Records from a data collection
******

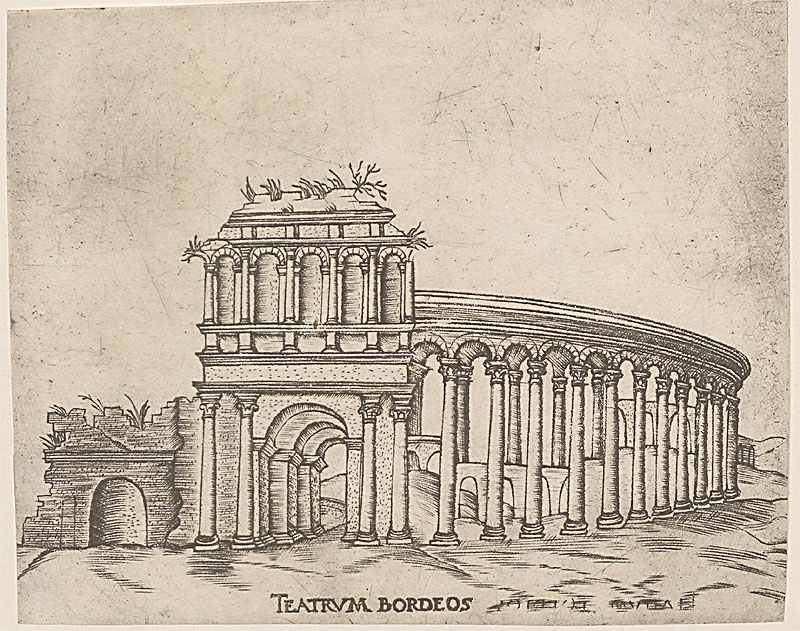 Teatrum Bordeos (antikes Theater von Bordeaux); Kupferstich, um 1560
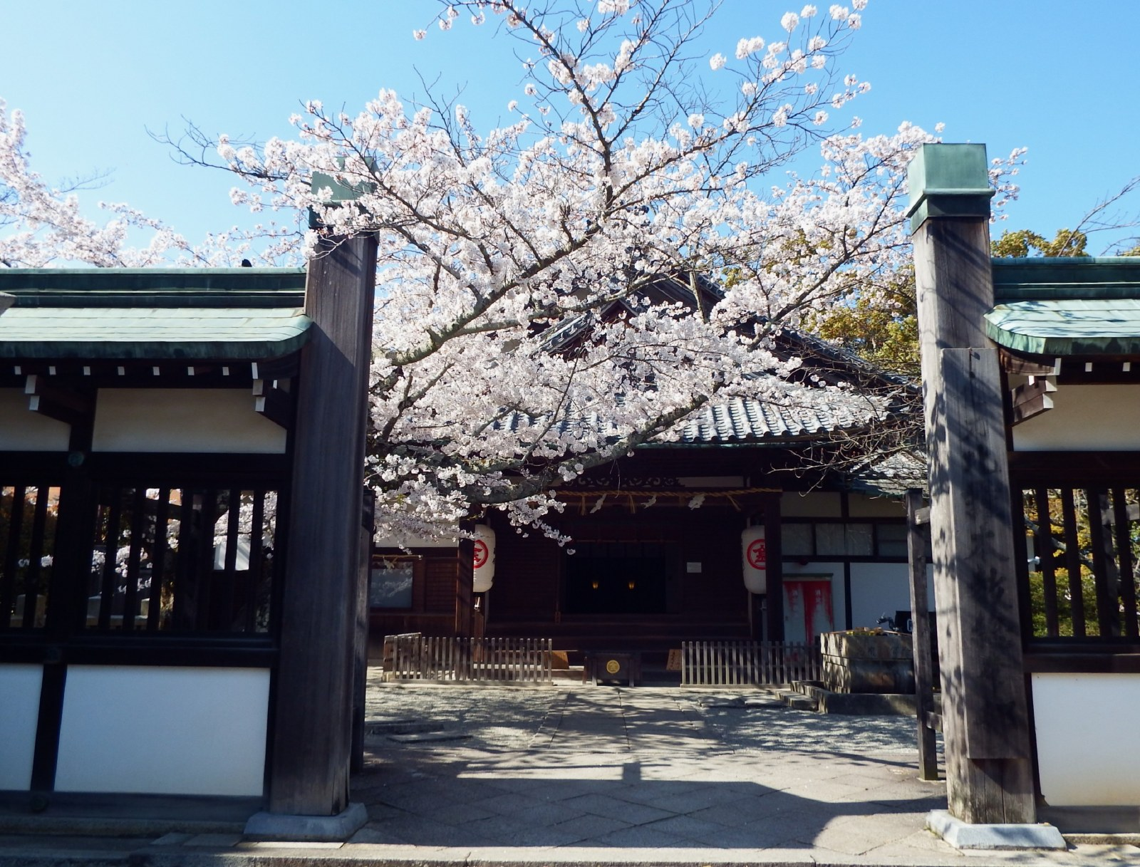 金比羅本教
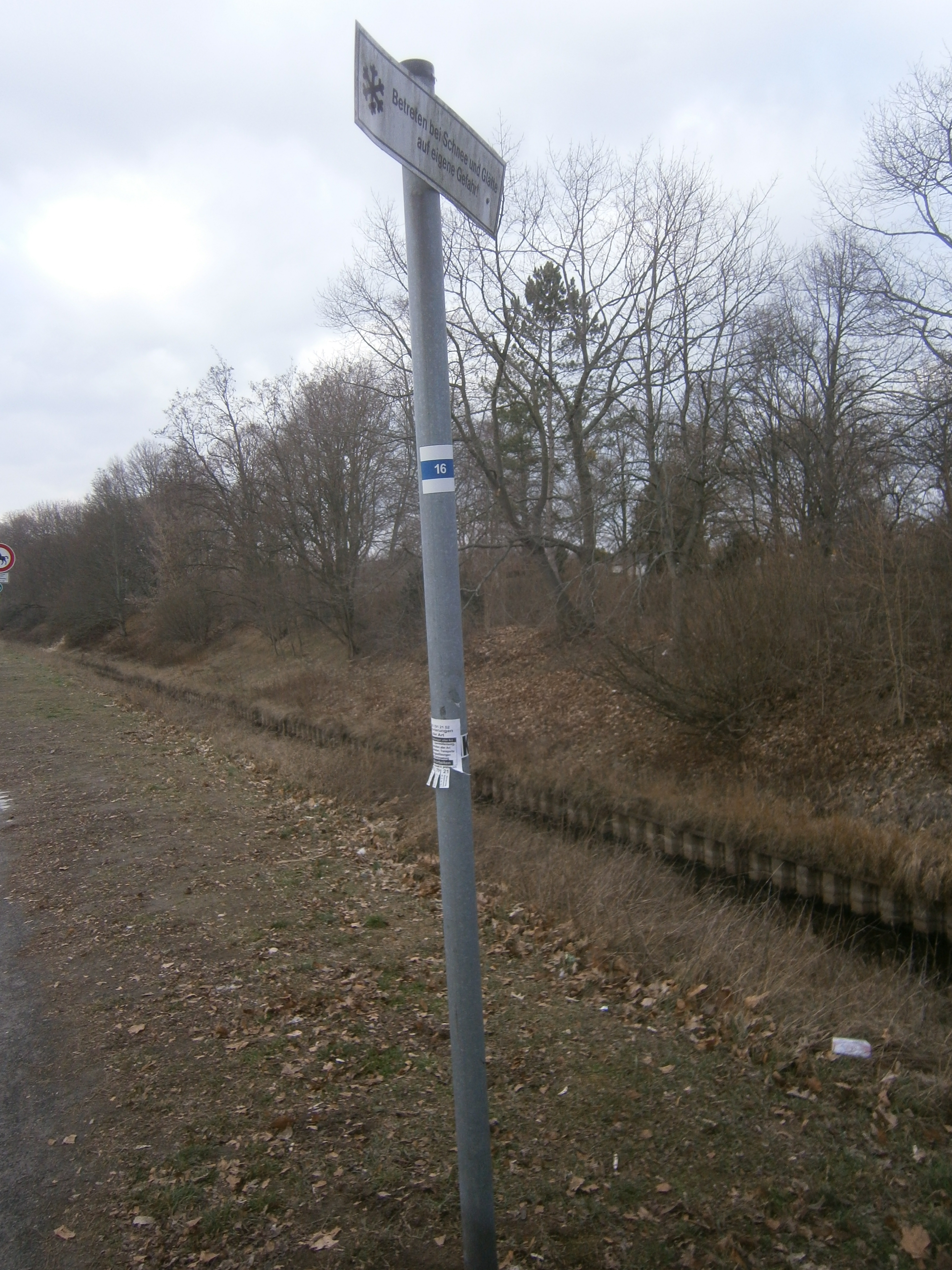 Diese Balkenbrücke (Straßenbrücke) führt die Gorkistraße über den Nordgraben von Tegel nach Wittenau. Sie wurde Die Ortsteilgrenze im Bezirk Reinickendorf liegt am Westufer und die Brücke in voller Länge in Wittenau. Der Verlauf der Grenze[1] bedingt das westliche Widerlager auf der Tegeler Seite. Die Länge der Brücke beträgt 24 Meter, die Breite verringert sich von 48 Meter (Rand zu Tegel) auf 28 Meter nach Wittenau hin. Seit den 1930 Jahren als Dietrich-Eckardt-Straße ist die Gorkistraße von Alt-Tegel im Westen aus zweibahning (100 Meter zwischen den Baufluchten). Die bestehende Brücke ersetzte Ende der 1960er Jahre eine 11 Meter breite Straßenbrücke. Beim Brückenbau folgte die Planung dem Straßenzug Am Nordgraben[2] nach Südosten. Östlich der Brücke hat die Gorkistraße in Wittenau eine Breite von 20 Metern. Die Brückenbreite entspricht dem Übergang von zwei getrennten auf eine Fahrbahn. An der östlichen Brückenseite mit der Mittelinsel des Fußgängerüberweg beginnt diese Zusammenführung.[3] Markierung des Berliner Wanderwegs Nummer 16 der 20 Grünen Hauptwege: Humboldt-Spur an der Westseite des Nordgrabens (hier nach Nord).
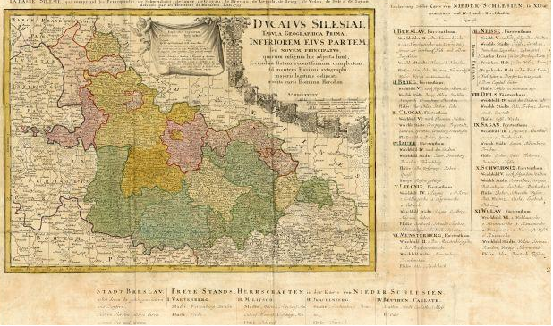 Mapa z Atlasu Silesiae
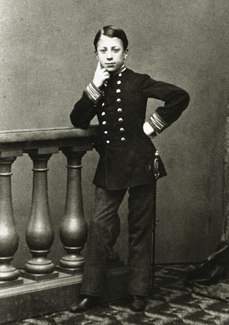 Książę Józef Maria Sułkowski z okresu pobytu w wiedeńskim Theresianum.
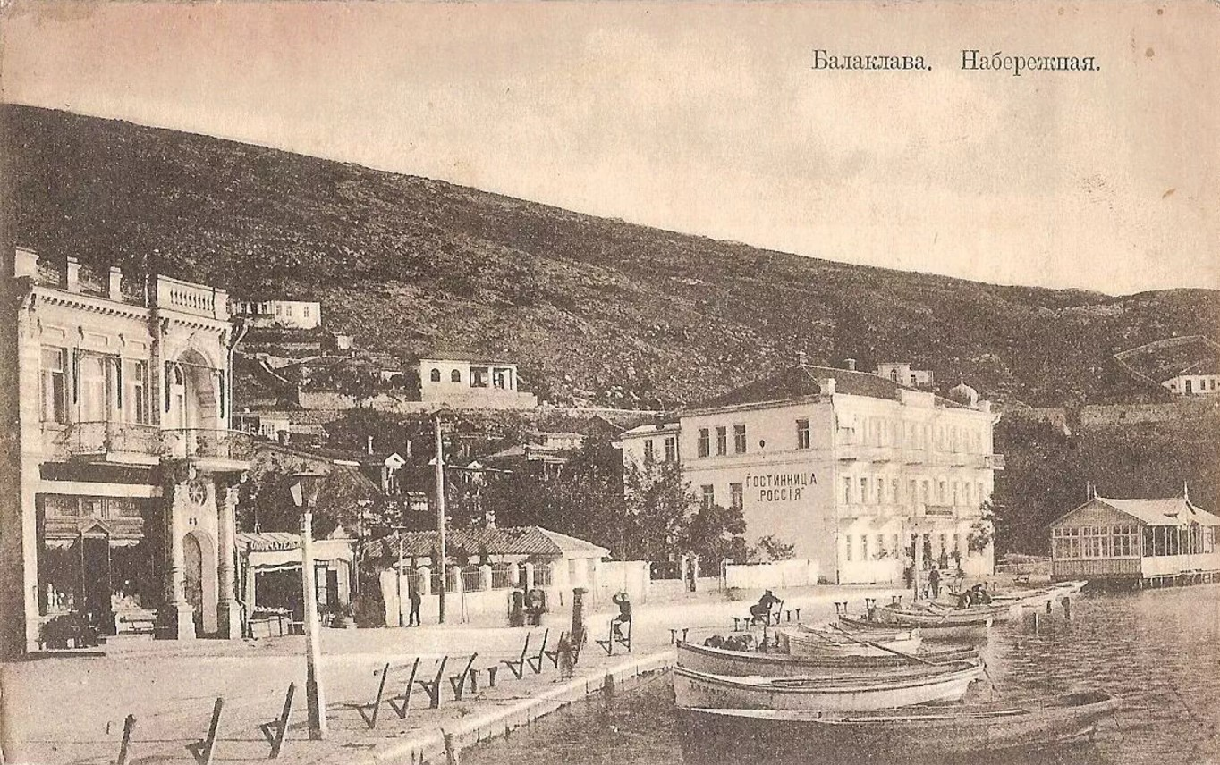 Balaklava's Embankment
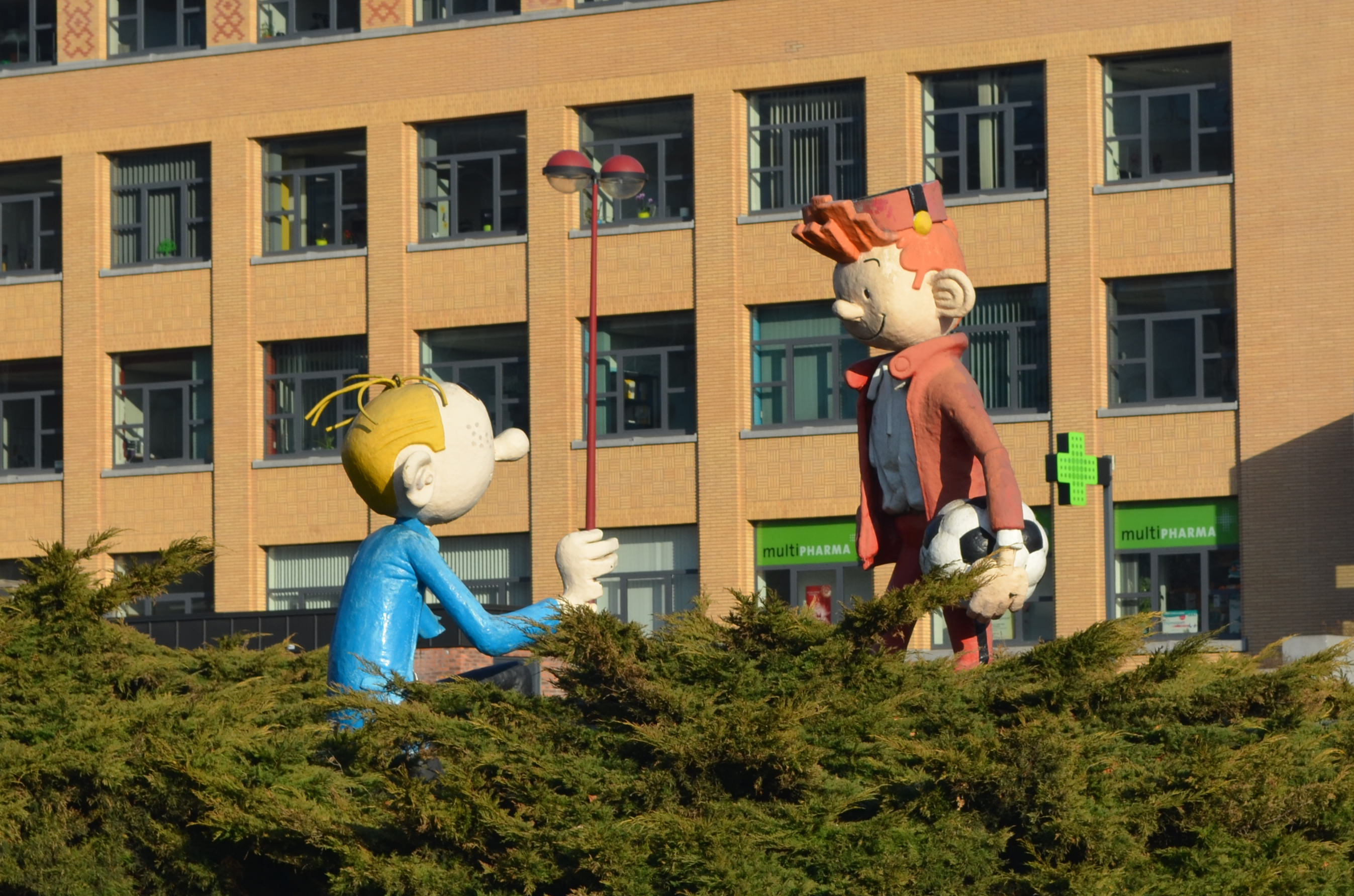 Sculptures de Spirou (à droite) et Fantasio devant la polyclinique du Mambourg à Charleroi.
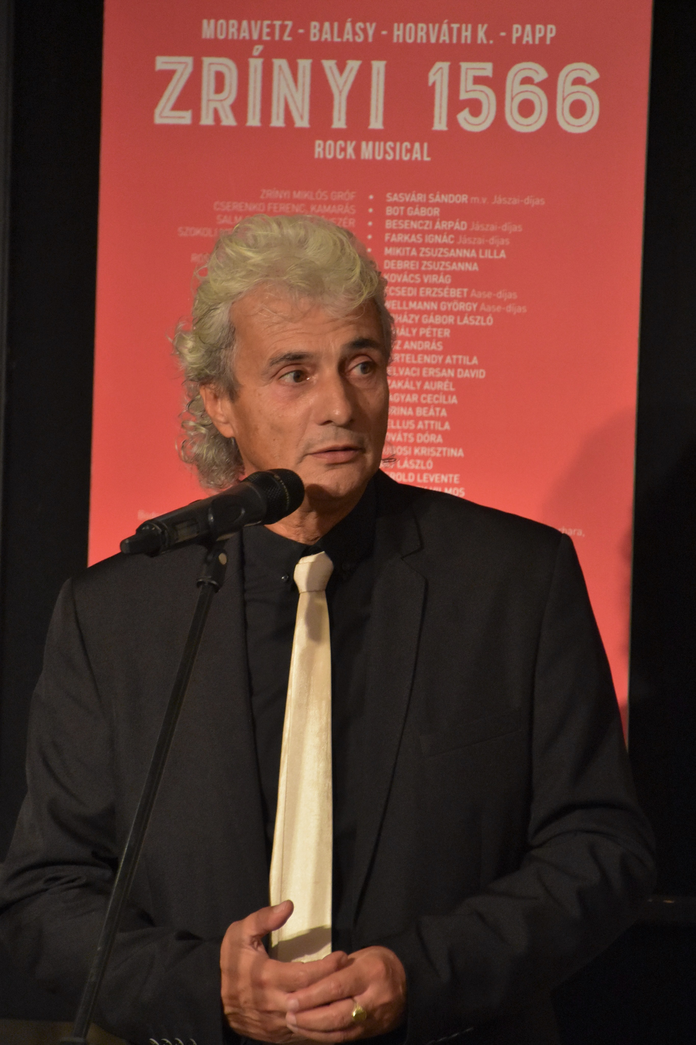 Zrínyi1566 – Moravetz Levente író, rendező (Zalaegerszeg)
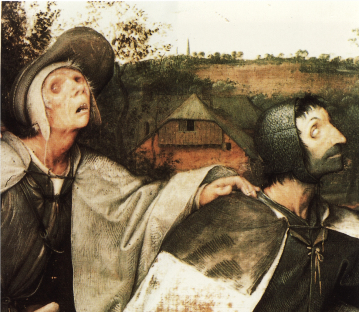 Ausschnitt aus Bruegels Gemälde Der Blindensturz
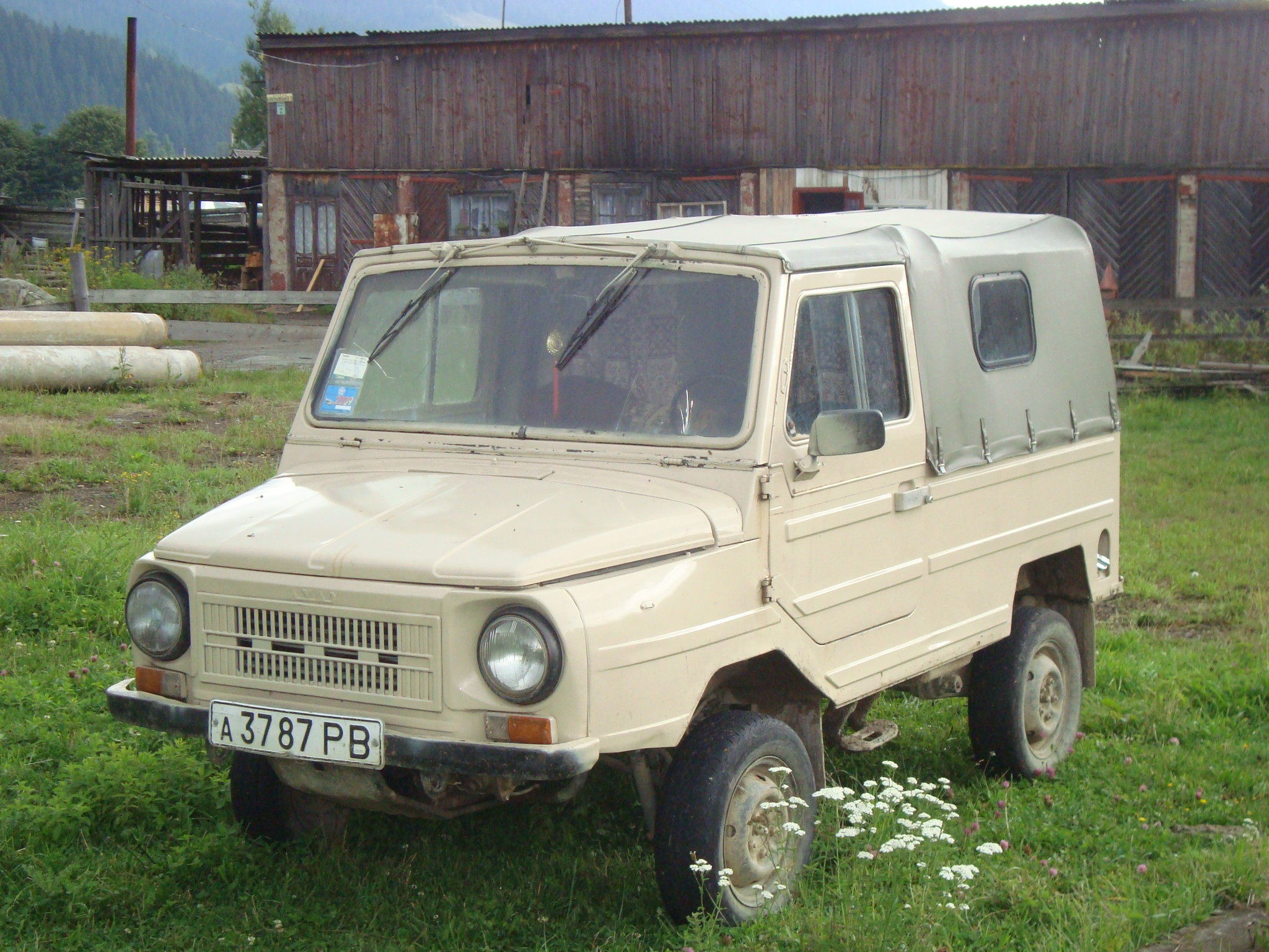 Луаз у Верховині Івано-Франківської області
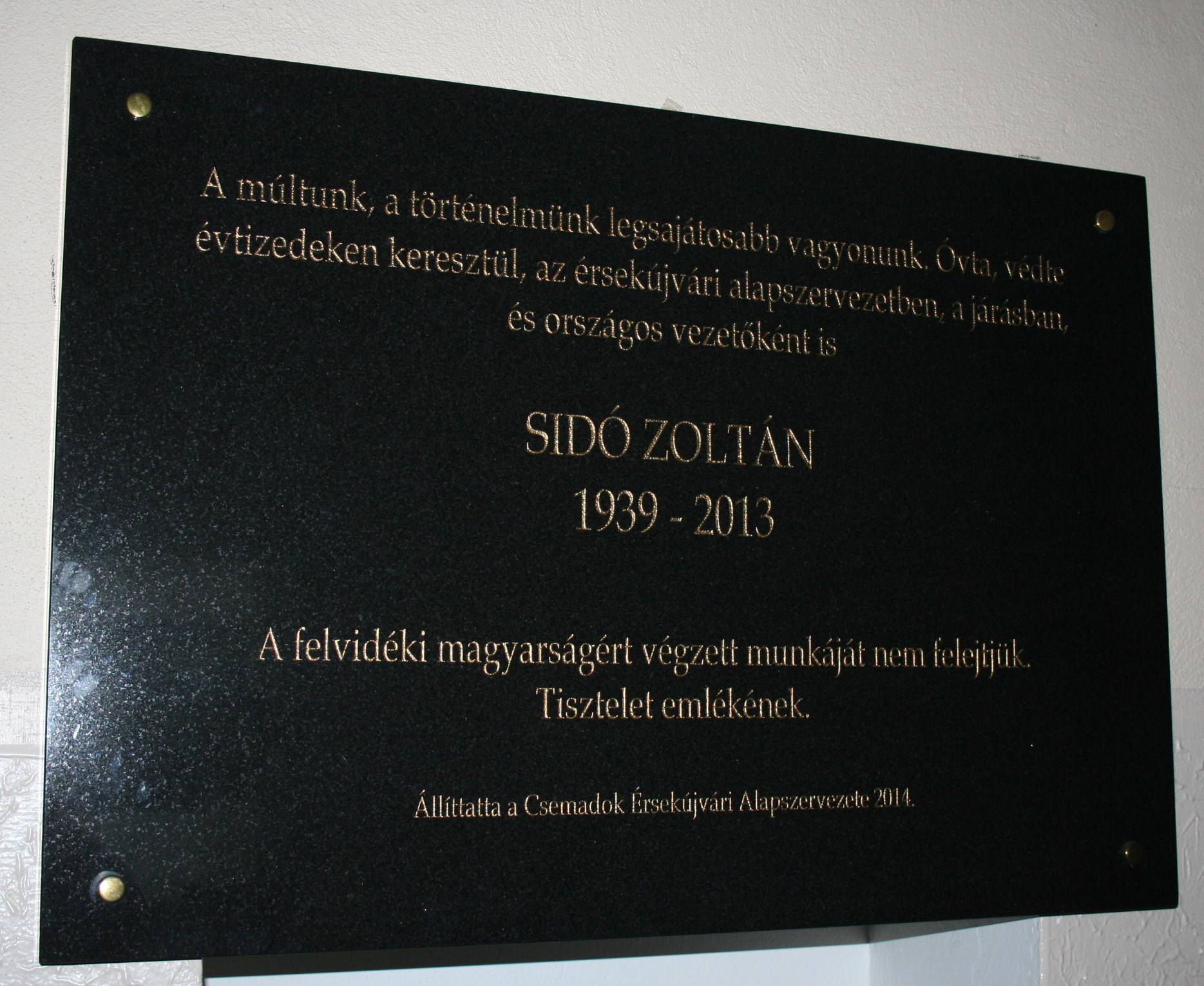 Sidó Zoltán emléktábla Érsekújvárott 2014

******

Please set down the lines from the one with "Balaklava's Embankment" to the end of the entries above, exactly as they are, and drop every picture.

- WRITTEN RESPONSE:
 Balaklava's Embankment
 Sculptures de Spirou (à droite) et Fantasio devant la polyclinique du Mambourg à Charleroi.
 Zrínyi1566 – Moravetz Levente író, rendező (Zalaegerszeg)
 Ausschnitt aus Bruegels Gemälde Der Blindensturz
 Луаз у Верховині Івано-Франківської області
 Sidó Zoltán emléktábla Érsekújvárott 2014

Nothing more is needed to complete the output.